• Problem description: Return the data below exactly, but only from the line containing "sample: Retinal organoid Rod and Cone cells" through the line containing "sample: ED-1 cell nuclei; centrioles", with both of those lines included.

Records supplied below:

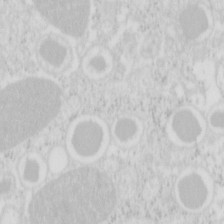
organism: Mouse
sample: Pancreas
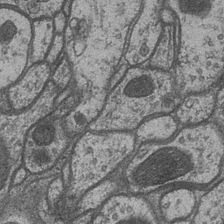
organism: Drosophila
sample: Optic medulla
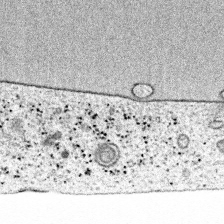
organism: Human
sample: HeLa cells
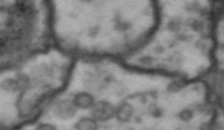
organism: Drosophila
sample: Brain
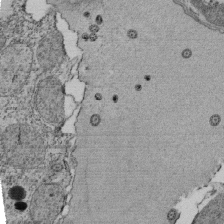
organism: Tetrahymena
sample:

End of Records supplied.
Records supplied below:

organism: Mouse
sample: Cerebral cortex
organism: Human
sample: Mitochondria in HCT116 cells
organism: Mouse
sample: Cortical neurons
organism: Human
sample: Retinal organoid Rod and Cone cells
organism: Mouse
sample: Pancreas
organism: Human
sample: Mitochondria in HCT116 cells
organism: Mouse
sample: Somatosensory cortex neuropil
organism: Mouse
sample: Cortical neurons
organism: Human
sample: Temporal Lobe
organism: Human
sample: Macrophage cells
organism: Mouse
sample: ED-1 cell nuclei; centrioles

End of Records supplied.

• Completed task:
sample: Retinal organoid Rod and Cone cells
organism: Mouse
sample: Pancreas
organism: Human
sample: Mitochondria in HCT116 cells
organism: Mouse
sample: Somatosensory cortex neuropil
organism: Mouse
sample: Cortical neurons
organism: Human
sample: Temporal Lobe
organism: Human
sample: Macrophage cells
organism: Mouse
sample: ED-1 cell nuclei; centrioles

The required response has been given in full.